A user-defined MLM using TSPred

#Subclass my.model
 > my.model <- function(train_par=NULL, pred_par=NULL){
      MLM(train_func = my.model.func, train_par = c(train_par),
          pred_func = my.model.pred.func, pred_par = c(pred_par),
          method = "Name of my model", subclass = "my.model" )
 }

#Obtaining an instance of the subclass my.model
 > model <- my.model(train_par = list(par1="a", par2="b"), pred_par = list(par3="c"))

Other relevant functions:

Nonstationarity treatment:

  • LogT - Logarithmic transform.
  • BCT - Box-Cox transform.
  • an - Adaptive normalization.
  • Diff - Differencing. MAS
  • mas - Moving average smoothing.
  • pct - Percentage change transform.
  • WaveletT - Wavelet transform.
  • emd - Empirical mode decomposition.

Fittest linear models:

  • fittestLM - Automatically finding fittest linear model for prediction.
  • fittestArima - Automatic ARIMA fitting, prediction and accuracy evaluation.
  • fittestArimaKF - Automatic ARIMA fitting and prediction with Kalman filter.
  • fittestPolyR - Automatic fitting and prediction of polynomial regression.
  • fittestPolyRKF - Automatic fitting and prediction of polynomial regression with Kalman filter.

Automatic preprocessing/decomposition and prediction:

  • fittestMAS - Automatic prediction with moving average smoothing.
  • fittestWavelet - Automatic prediction with wavelet transform.
  • fittestEMD - Automatic prediction with empirical mode decomposition

Package architecture: TSPred Architecture



Developed works enabled by TSPred:

Experimental Review of Nonstationary Time Series Transformation Methods (Knowledge-Based Systems 2019):

Starting from version 4.0, the TSPred R-Package provides functions for addressing nonstationarity in time series. These functions implement several transformation methods which are known for aiding the prediction of nonstationary time series. Using ARMA as a baseline prediction model, TSPred enables the comparative analysis of the effects of each implemented nonstationary time series transformation method to the problem of time series prediction.

Datasets, code and results of a thorough experiment for reviewing nonstationary time series transformation methods using the functions available in TSPred are presented in the page:

An Experimental Review of Nonstationary Time Series Transformation Methods

Benchmarking machine learning methods using linear models for univariate time series prediction (IJCNN 2017):

The TSPred R-Package enables the evaluation of time series prediction methods against ARIMA. ARIMA establishes a baseline linear prediction model that can be consistently used to compare with several other machine learning methods. In order to aid such comparison, we have included some benchmark prediction competition datasets.
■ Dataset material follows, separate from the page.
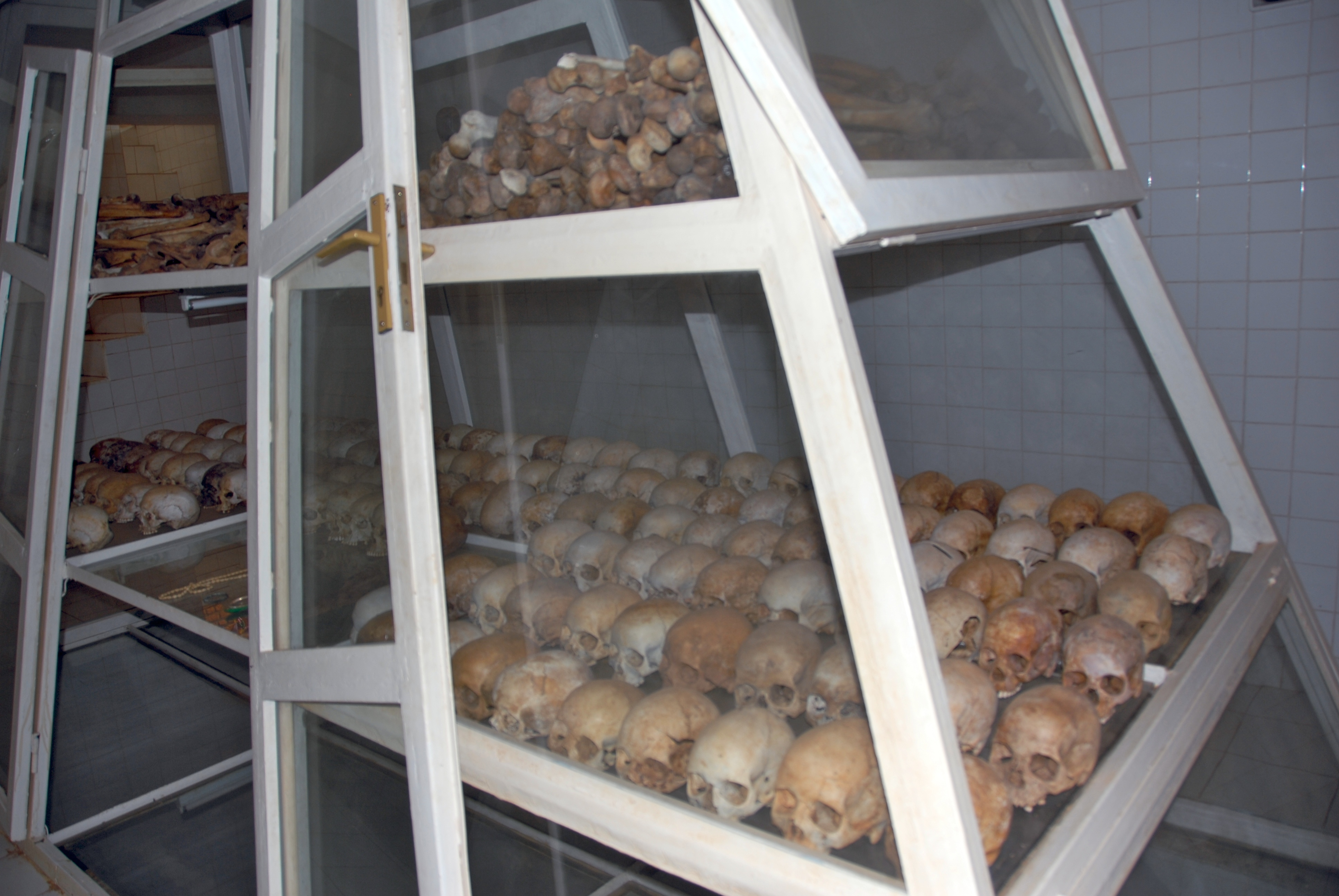 Nyamata Genocide Memorial Church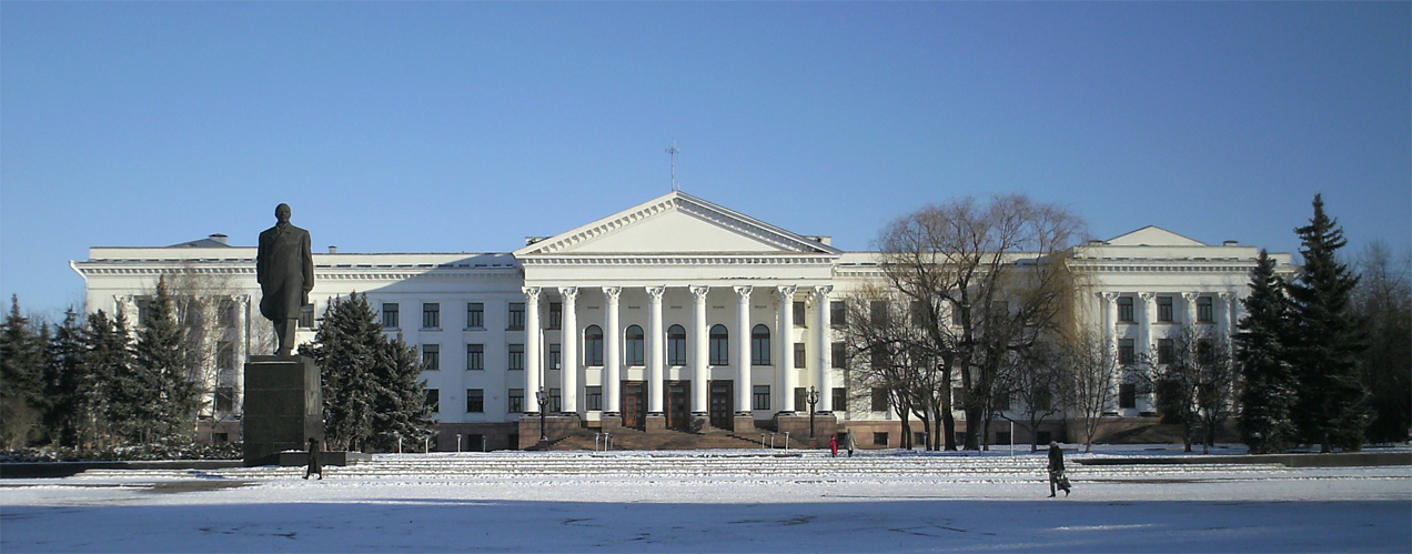 Краматорськ,_ДКіТ_НКМЗ: Краматорськ,_ДКіТ_НКМЗ

Some of the cited evaluation processes with respect to 5 of the most important time series prediction competitions organized so far are presented in the following.

These competitions were adopted as they maintain their datasets and results available, besides making accessible the papers of a large number of competitors, which describe their applied methods. The works presented in them comprehend a large variety of machine learning methods, which demonstrate great efforts done by the community of scientists on the time series prediction problem through years.

Furthermore, all the selected competitions provide free and easy access to the performance evaluation metrics used, as well as the ranked prediction errors found by each of their 125 competitors. This enabled us to compare the prediction errors and performance of the competitors’ methods against the baseline. Thus, the test and analysis of prediction results are facilitated.

These selected benchmarks differ from each other in many aspects, such as the number of time series and their length, number of observations to be predicted, seasonality, missing data, prediction error metrics, etc.